Differential And Integral Calculus By Feliciano And Uy Chapter 4 | VERIFIED |

This is a custom study and solution guide for Chapter 4: Applications of Differential Calculus (commonly titled Applications of the First Derivative) in the textbook Differential and Integral Calculus by Feliciano and Uy (a standard reference in Philippine engineering and math curricula).

Since I do not have the exact 1983/1998 edition text, this guide is reconstructed based on the standard content of Chapter 4 in that specific book, covering: Tangents and Normals, Increasing/Decreasing Functions, Maxima/Minima, Concavity, Points of Inflection, and Applied Optimization.

4. Implicit Differentiation

Though sometimes treated as a separate advanced topic, many standard texts, including Feliciano and Uy, introduce implicit differentiation in the context of the Chain Rule. This technique is used when a function is not isolated as $y = f(x)$. This is a custom study and solution guide

Technique: One differentiates both sides of the equation with respect to $x$, treating $y$ as a function of $x$ (and thus applying the Chain Rule to terms containing $y$) and subsequently solving for $dy/dx$.

Cheat Sheet: Common Derivatives Needed in Chapter 4

Keep this list handy while working through Feliciano and Uy Chapter 4:

Power Rule: ( \fracddx x^n = n x^n-1 )
Trigonometric: ( \fracddx \sin u = \cos u \cdot \fracdudx )
Logarithmic: ( \fracddx \ln u = \frac1u \cdot \fracdudx )
Parametric: ( \fracdydx = \fracdy/dtdx/dt )
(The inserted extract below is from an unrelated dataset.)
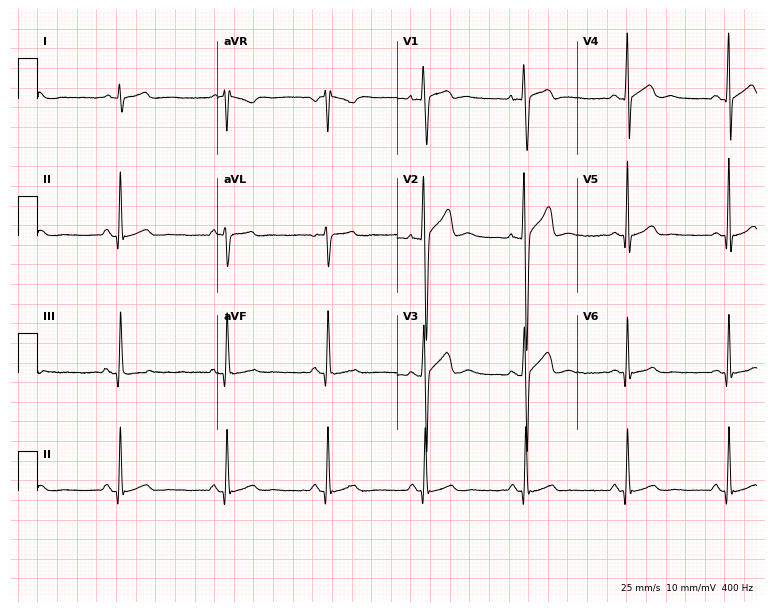
12-lead ECG from a 23-year-old male. No first-degree AV block, right bundle branch block (RBBB), left bundle branch block (LBBB), sinus bradycardia, atrial fibrillation (AF) or sinus tachycardia recorded for this tracing. Findings outside these six are not listed.

4. Concavity and Second Derivative Test

Definitions:

(f''(x) > 0) → concave up (cup-shaped)
(f''(x) < 0) → concave down (cap-shaped)
Inflection point: where (f''(x) = 0) or undefined and concavity changes.

Second Derivative Test for Extrema:

(f'(c) = 0) and (f''(c) > 0) → local minimum
(f'(c) = 0) and (f''(c) < 0) → local maximum
(f''(c) = 0) → test fails (use first derivative test)

Example:
(f(x) = x^4 - 4x^2)
(f'(x) = 4x^3 - 8x = 4x(x^2 - 2)) → CP: (x = 0, \pm\sqrt2)
(f''(x) = 12x^2 - 8) Technique: One differentiates both sides of the equation

(f''(\sqrt2) = 16 > 0) → local min
(f''(-\sqrt2) = 16 > 0) → local min
(f''(0) = -8 < 0) → local max

C. Fencing/Cost problems

Rectangular field with 600m fencing, one side against river (no fence). Max area.
Let (x) = side parallel to river, (y) = other side. (x + 2y = 600) → (A = xy = y(600-2y)) → derivative → (y=150), (x=300).